I knew some of the guys in the Nation of Islam and through them got to know Muhammad Ali. This was in the mid-’70s, after he had regained his title in Zaire in 1974—a fight I had attended as part of James Brown’s entourage. Whenever Ali came through New York, I would spend time with him.
In 1977, Ali was in training for his fight against the hard-hitting Earnie Shavers at Madison Square Garden. It would turn out to be his last fight at the Garden, the fight before he lost the title to Leon Spinks five months later. Ali, then thirty-five, would wake up before dawn to run around the Central Park reservoir, the large, scenic lake that sits in the middle of the park. The one-and-a-half-mile track around the reservoir has been a popular jogging site for celebrities and everyday New Yorkers for years, and it has even been featured in movies.
“I’m going runnin’ in the morning, you going with me?” Ali asked me one day.
I nodded eagerly, thrilled to get a chance to “train” with the champ. I was in my early twenties, old enough to think I might be able to keep up with him for a minute.
The next morning, I stumbled out of bed in the wee hours, the night sky still blanketing the city. I put on my sneakers and got on an empty subway train in Brooklyn. I met the champ and his entourage at the Statler Hilton in Midtown, now the Hotel Pennsylvania, across the street from Madison Square Garden. We were whisked up to Central Park, the city streets still relatively quiet.

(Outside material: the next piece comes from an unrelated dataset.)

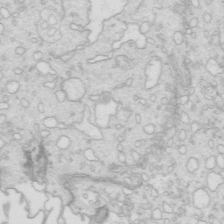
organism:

I noticed that Ali was wearing heavy brogan boots, which I thought odd since we were going running.
“Why are you wearing boots?” I asked him.
“It makes my legs stronger,” he said.
He was also coated in Albolene cream, which he told me made him sweat.
“All right, Champ, twenty-two minutes,” his trainer, Angelo Dundee, announced.
So Ali started running. And I started running, too. Very quickly, I was behind him, huffing, trying to last as long as I could. He was well ahead of me, but I pushed myself to keep going. By the time the champ had gone around the reservoir about two times, he started clocking Dundee’s twenty-two minutes. I was confused.
“We already did fifteen minutes,” I said. “Why are you starting the clock now?”
“I train myself to start timing after I’m tired,” he explained as we ran. “After I’m spent. ’Cause that’s how I make it in the late rounds when all of it is gone. When I don’t have any more. I train myself to keep fighting beyond what’s easy for me.”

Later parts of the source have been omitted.